## What this task involves
Excluding pictures, what does the listing below contain from the line with "implementación | Máx |" up to and including the line with "employees | 0.064 |", word for word?

## Data extract

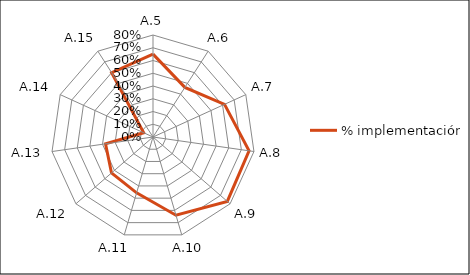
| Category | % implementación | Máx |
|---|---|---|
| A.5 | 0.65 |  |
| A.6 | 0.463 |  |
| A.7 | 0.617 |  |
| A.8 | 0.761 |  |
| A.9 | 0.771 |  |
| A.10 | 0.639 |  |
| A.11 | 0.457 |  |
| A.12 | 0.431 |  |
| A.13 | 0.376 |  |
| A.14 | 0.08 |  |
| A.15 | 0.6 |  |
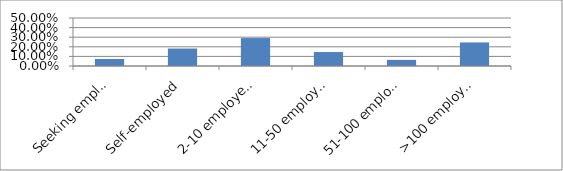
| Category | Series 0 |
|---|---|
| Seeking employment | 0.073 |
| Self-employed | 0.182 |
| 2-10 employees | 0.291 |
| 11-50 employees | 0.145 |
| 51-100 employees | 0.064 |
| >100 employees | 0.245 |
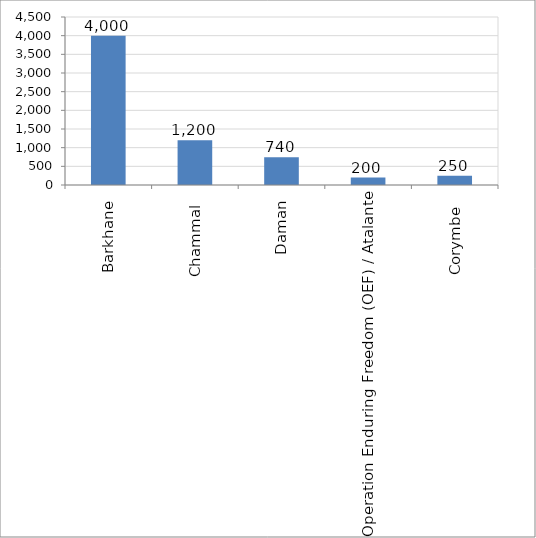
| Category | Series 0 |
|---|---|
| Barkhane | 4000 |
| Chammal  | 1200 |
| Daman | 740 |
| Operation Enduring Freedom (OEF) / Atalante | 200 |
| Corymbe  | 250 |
---
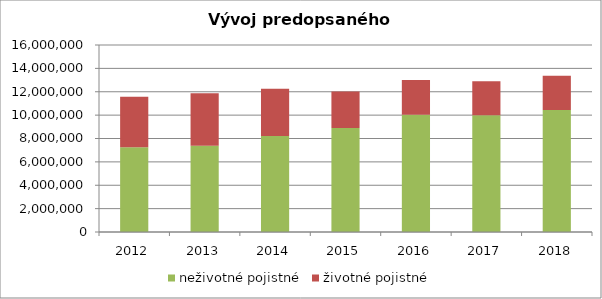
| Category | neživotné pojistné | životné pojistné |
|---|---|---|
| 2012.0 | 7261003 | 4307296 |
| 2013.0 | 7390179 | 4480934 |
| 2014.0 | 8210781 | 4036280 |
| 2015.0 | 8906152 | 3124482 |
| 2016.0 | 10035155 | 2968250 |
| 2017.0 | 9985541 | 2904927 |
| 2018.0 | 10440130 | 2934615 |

## Answer space
| Category | % implementación | Máx |
|---|---|---|
| A.5 | 0.65 |  |
| A.6 | 0.463 |  |
| A.7 | 0.617 |  |
| A.8 | 0.761 |  |
| A.9 | 0.771 |  |
| A.10 | 0.639 |  |
| A.11 | 0.457 |  |
| A.12 | 0.431 |  |
| A.13 | 0.376 |  |
| A.14 | 0.08 |  |
| A.15 | 0.6 |  |
| Category | Series 0 |
|---|---|
| Seeking employment | 0.073 |
| Self-employed | 0.182 |
| 2-10 employees | 0.291 |
| 11-50 employees | 0.145 |
| 51-100 employees | 0.064 |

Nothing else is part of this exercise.